**Data segment:**
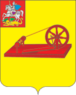 Blason de la ville de Noguinsk en Russie
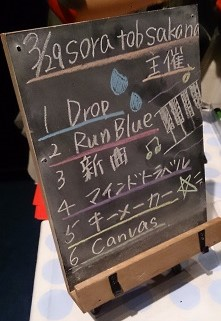 amiinaセトリボード(20150329(2))
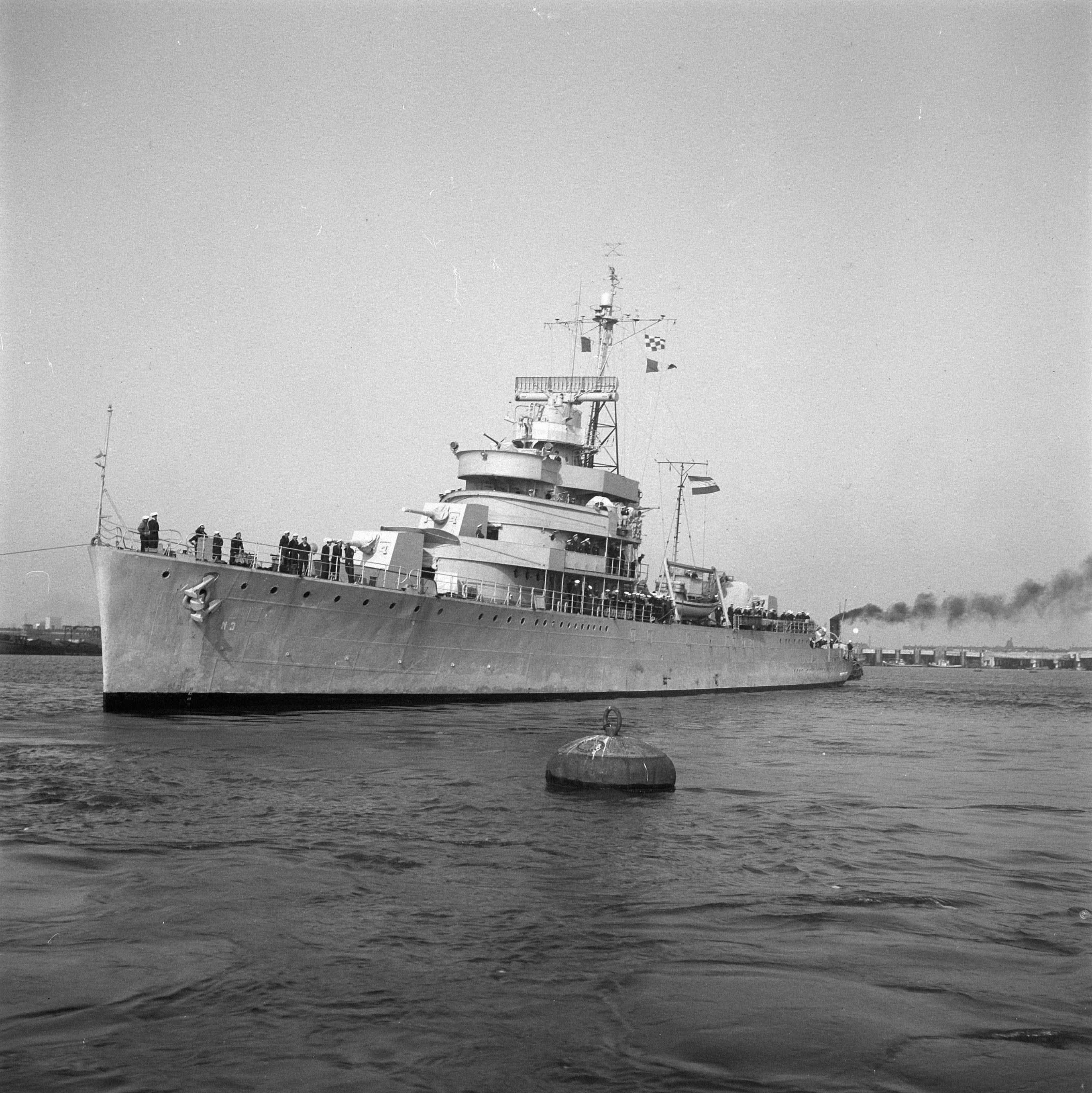 Collectie / Archief : Fotocollectie Anefo Reportage / Serie : [ onbekend ] Beschrijving : Aankomst "Van Kinsbergen" te Rotterdam Datum : 9 augustus 1948 Locatie : Rotterdam, Zuid-Holland Trefwoorden : AANKOMST Fotograaf : Merk, Ben / Anefo Auteursrechthebbende : Nationaal Archief Materiaalsoort : Negatief (zwart/wit) Nummer archiefinventaris : bekijk toegang 2.24.01.03 Bestanddeelnummer : 902-7914
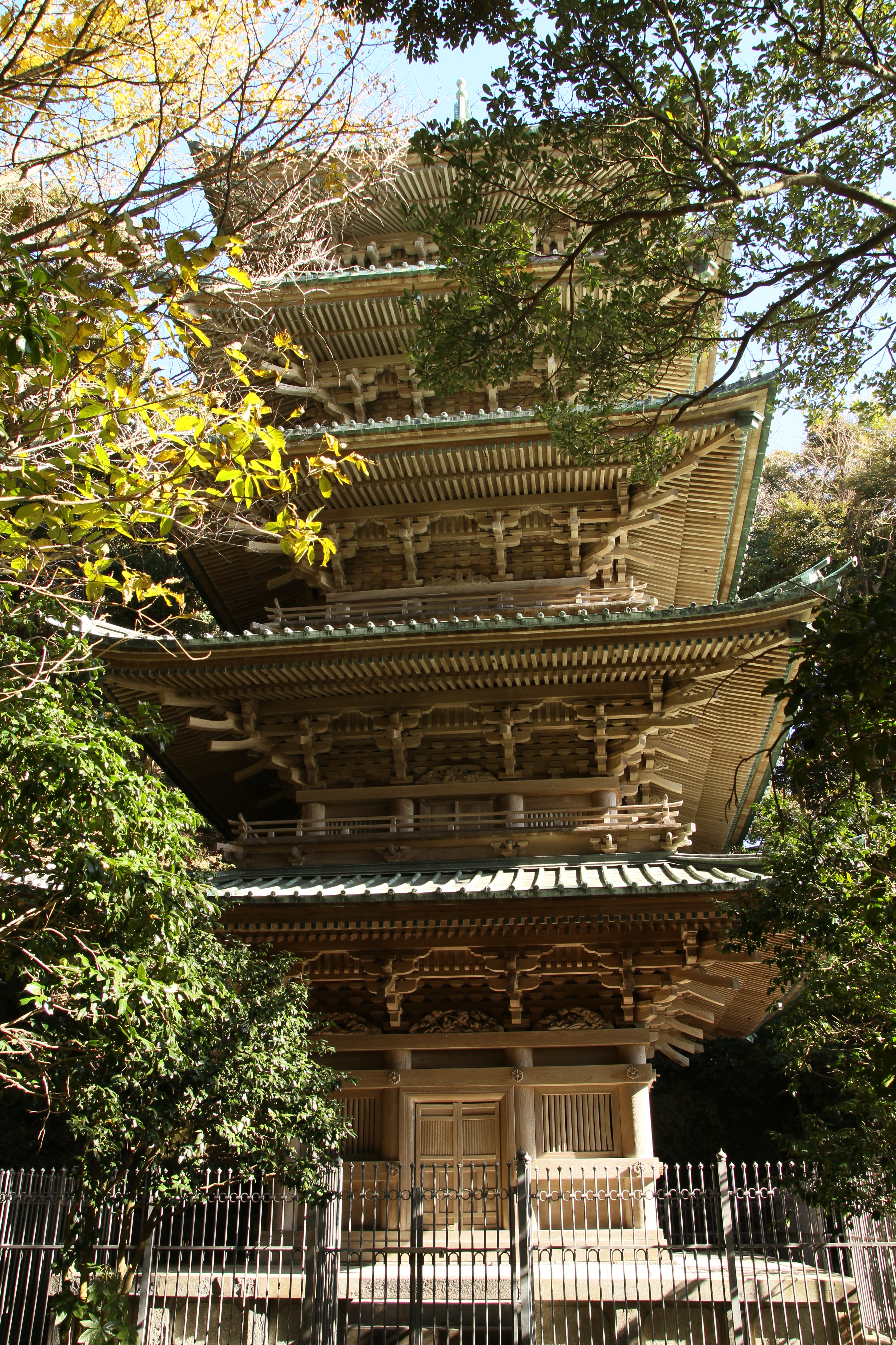 龍口寺五重塔

**Exercise details:**
Each line from the one containing "amiinaセトリボード(20150329(2))" to the final line of the data must be printed exactly, both included, with nothing else and no pictures.

**Task output:**
 amiinaセトリボード(20150329(2))
 Collectie / Archief : Fotocollectie Anefo Reportage / Serie : [ onbekend ] Beschrijving : Aankomst "Van Kinsbergen" te Rotterdam Datum : 9 augustus 1948 Locatie : Rotterdam, Zuid-Holland Trefwoorden : AANKOMST Fotograaf : Merk, Ben / Anefo Auteursrechthebbende : Nationaal Archief Materiaalsoort : Negatief (zwart/wit) Nummer archiefinventaris : bekijk toegang 2.24.01.03 Bestanddeelnummer : 902-7914
 龍口寺五重塔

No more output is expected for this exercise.